Article source: https://www.darkreading.com/microsoft-exchange-vuln-enables-attackers-to-gain-domain-admin-privileges/d/d-id/1333758?_mc=rss_x_drr_edt_aud_dr_x_x-rss-simple

Judge! snuffs! Yahoo!‘s attempt! to! settle! 2013! megahack! class-action!

A US court has nixed Yahoo!‘s attempt to settle a class-action lawsuit over the 2013 megahack, saying it’s fatally flawed.

Judge Lucy Koh of the California Northern District in San Jose ruled [PDF] that a settlement proposed in October of 2018 was not acceptable, particularly in regards to the share of attorney fees and the opaque nature of the proposed payout for victims.

Koh pointed out that the settlement appears to earmark a whopping $35m in payments for attorney fees that include a number of law firms and attorneys who weren’t even authorized to work on the case.

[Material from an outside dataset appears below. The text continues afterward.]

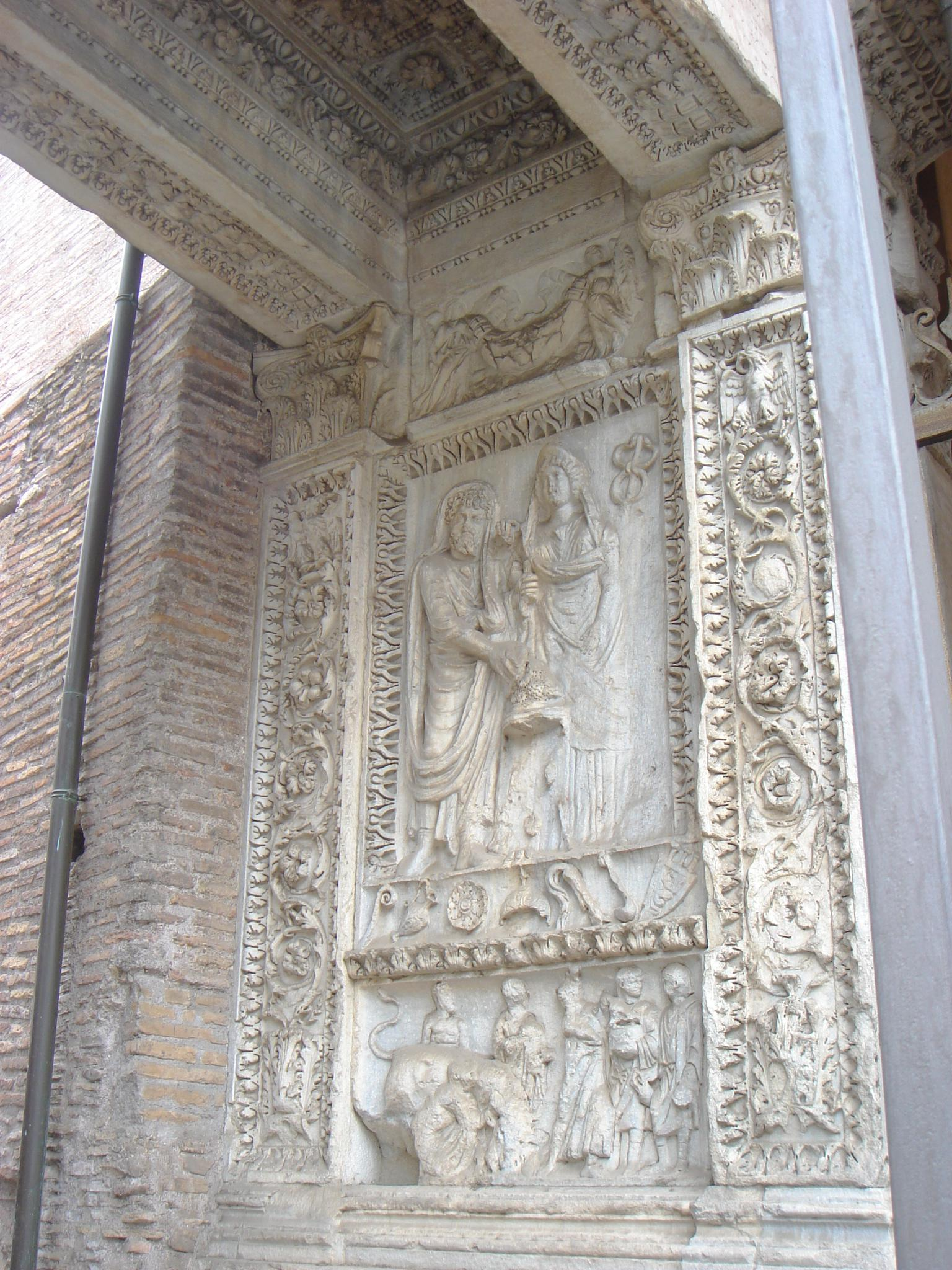 Bogen der Geldwechsler bei der Kirche San Giorgio in Velabro, Rom. Soffitte. Im großen Panel sind dargestellt (v.l.nr.): Kaiser Septimius Severus, seine Frau Julia Domna und ursprünglich deren Sohn Geta. Letzterer wurde nachdem ihn sein Bruder Kaiser Caracalla ermorden ließ von der Darstellung entfernt.

“By the Court’s count, Plaintiffs’ lodestar [fee calculation] covers 143 attorneys from 32 firms,” Koh noted.

“This Court only authorized five law firms to work on the instant MDL case. On February 1, 2018, the Court ordered “[o]ther that the Plaintiffs’ Executive Committee, no other law firms shall work on this MDL without prior approval of the Court.”

Additionally, the deal calls for the fees to be held separate from the fund, meaning any unclaimed cash would be handed back to Yahoo! instead of the customers. This, again, reeks of a deal that has the interests of Yahoo! and the lawyers in mind, rather than the actual plaintiffs.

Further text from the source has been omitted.